_Raw data_

______

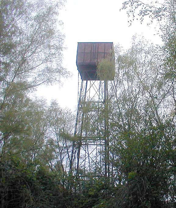 Der Wasserturm des stillgelegten Kohlenbergwerks Minden bei Minden in Nordrhein-Westfalen. Der Wasserturm gehörte zur Schachtanlage Notthorn.
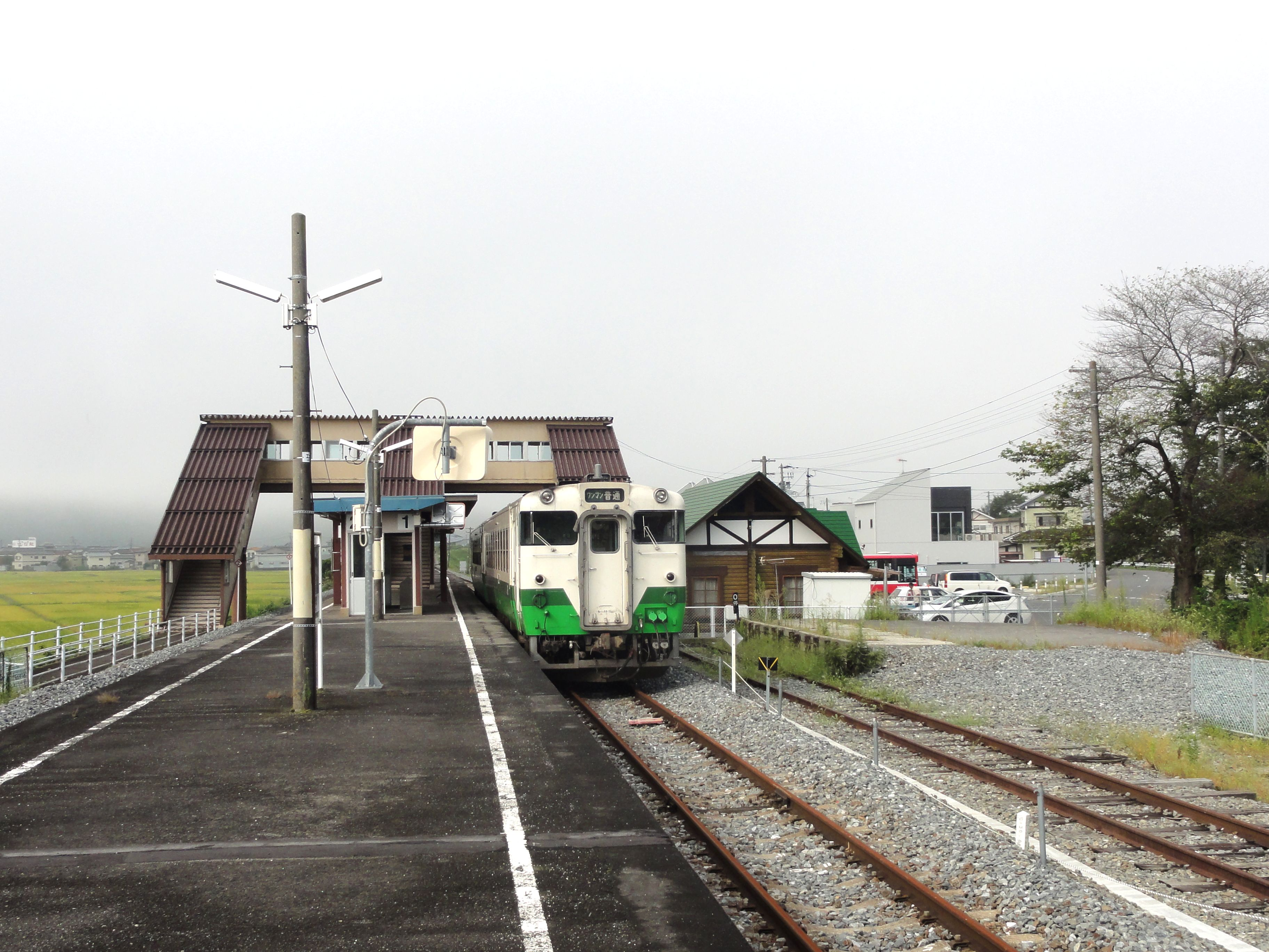 柳津駅ホーム
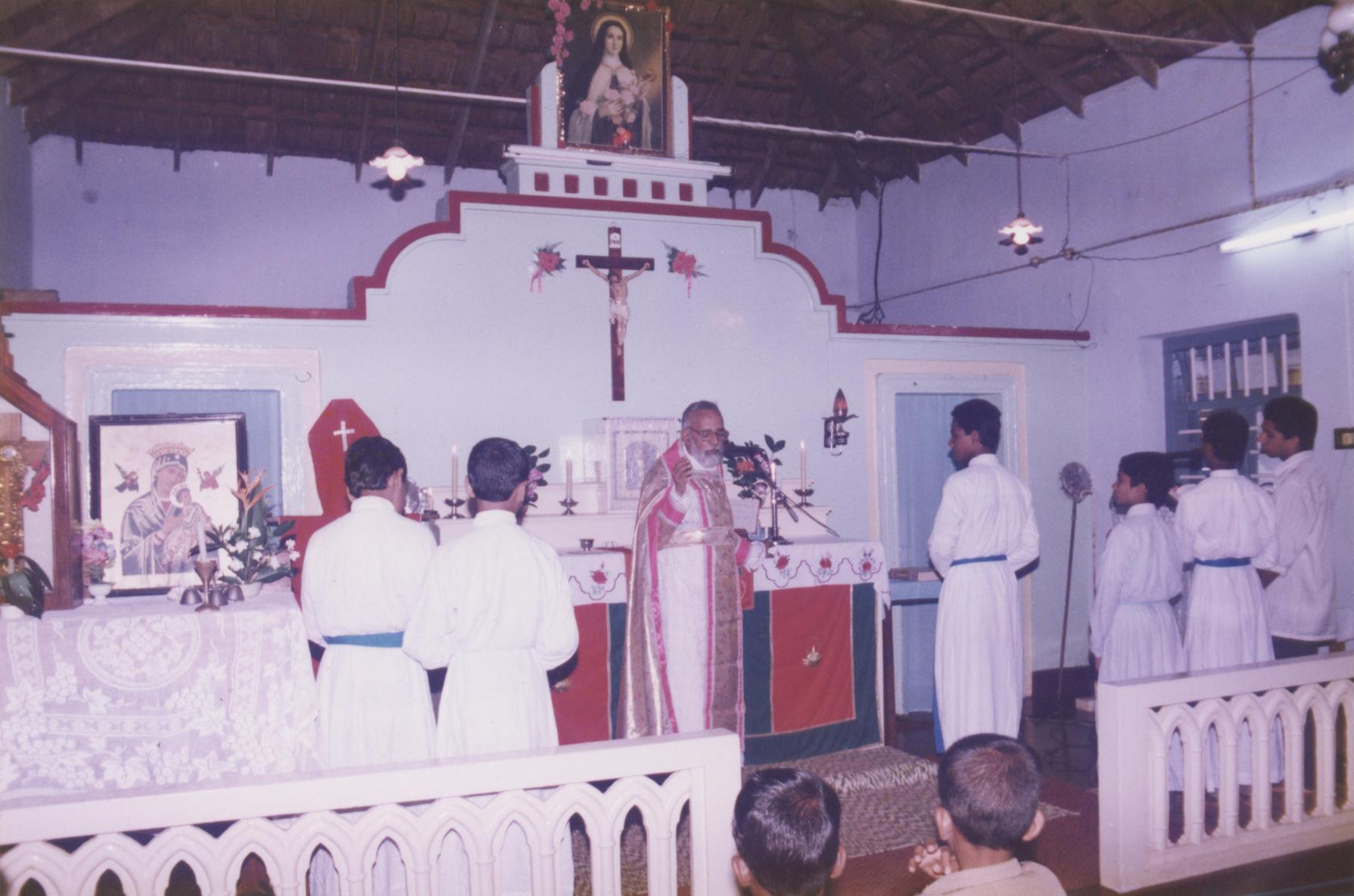 Syro-Malankarische Messe, Kerala, Indien, 1998
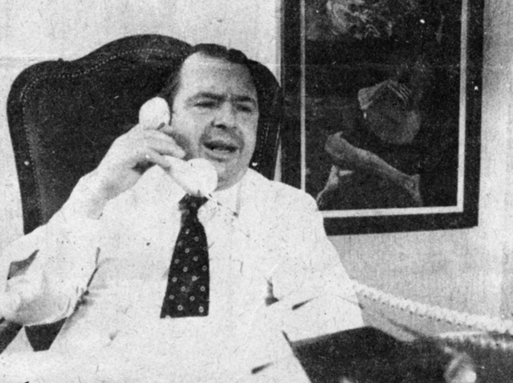 Fotografía del Dr. José Garcia Cugat
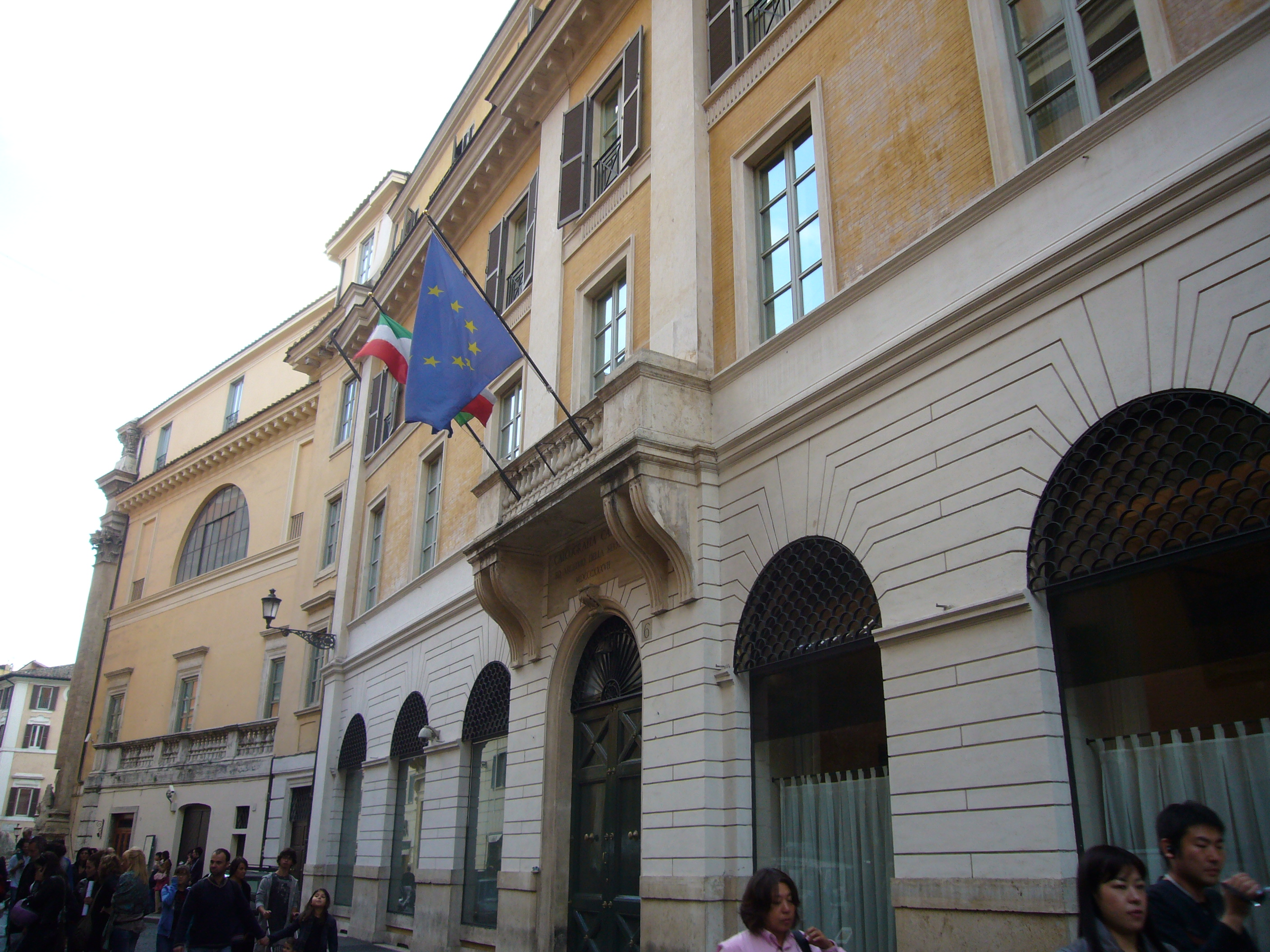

______

_Problem_
Without changing a word, transcribe all of the data and omit its images.

_Task answer_
 Der Wasserturm des stillgelegten Kohlenbergwerks Minden bei Minden in Nordrhein-Westfalen. Der Wasserturm gehörte zur Schachtanlage Notthorn.
 柳津駅ホーム
 Syro-Malankarische Messe, Kerala, Indien, 1998
 Fotografía del Dr. José Garcia Cugat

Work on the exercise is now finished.